Papers and Thesis:
Ledur, C. , Griebler, D. , Manssour, I. , Fernandes, L. G. . Towards a Domain-Specific Language for Geospatial Data Visualization Maps with Big Data Sets.In: ACS/IEEE International Conference on Computer Systems and Applications (AICCSA'15). 2015. [DOI] [PDF]
Ledur, C. L. ; Griebler, D. J. ; Manssour, I. H. ; Fernandes, L. G. . Uma Linguagem Específica de Domínio com Geração de Código Paralelo para Visualização de Grandes Volumes de Dados. In: 15a ERAD - Escola Regional de Alto Desempenho, 2015, Gramado. Anais da 15a ERAD, 2015. p. 139-140. [PDF]
GMaVis Research Context:
GMaVis was built as a result of a master thesis. GMaVis and this work contributes to a framework built at GMAP research group. It is the result of a set of researches and works developed in the research group that has as main objective to facilitate the creation and implementation of parallel applications. GMaVis was built on top of this framework, at the application level, generating SPar annotations and using its compiler to generate a parallel data preprocessor.

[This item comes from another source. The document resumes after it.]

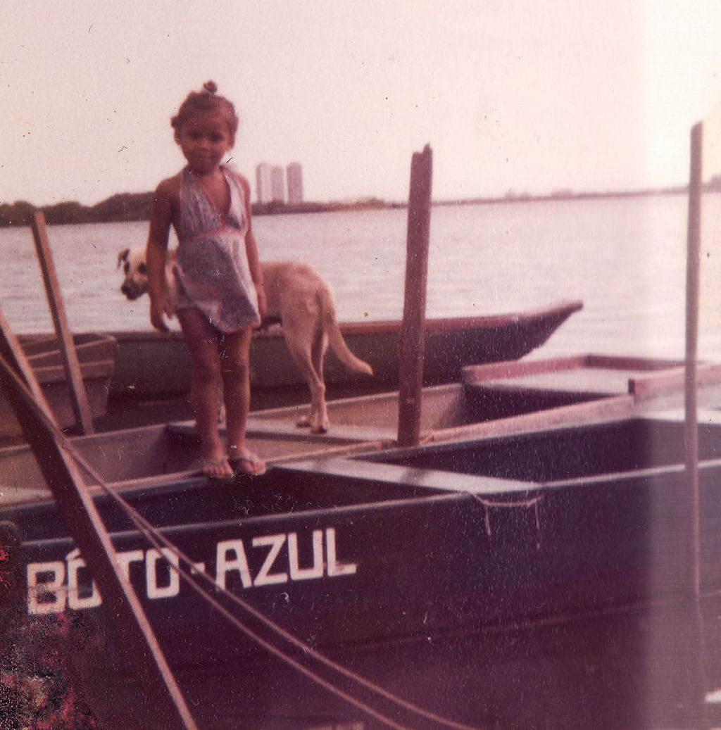 Os pescadores também viviam do aluguel de barcos. Na foto a filha de uma das mais tradicionais famílias de pescadores do Arroio Pavuna, brincando sobre o barco Bôto-Azul, 1980.

SPar is a domain-specific language that allows the parallelism of code using annotations and the implementation of parallel processing based on stream parallelism. SPar was proposed to address stream processing applications. It is a C++ embedded domain-specific language (DSL) for expressing stream parallelism by using standard C++11 attribute annotations. It introduces high-level parallel abstractions for developing stream based parallel
programs as well as reducing sequential source code rewriting. Spar allows C++ developers to express stream parallelism by using the standard syntax grammar of the host language. It also enables minimal sequential code rewriting thus reducing the effort needed to program the parallel application. Additionally, SPar provides flexibility for annotating the C++ sequential code in different ways. In the DSL Generation Engine, Cincle, a compiler infrastructure for new C/C++ language extensions enables SPar compiler to generate code to FastFlow and MPI (Message Passing Interface) that takes advantage of different architecture systems. Therefore, SPar simplified the parallelization of the data preprocessor module by enabling GMaVis to compile the same code for both parallel or sequential execution by just modifying a compiler argument. GMaVis used the same code as the sequential version annotated in order to generate parallel version with SPar compiler. Also, it enabled GMaVis to easily abstract the parallel programming completely from users. Thus, domain users will not have to worry about creating parallel programming code to speed up data processing during visualization creation.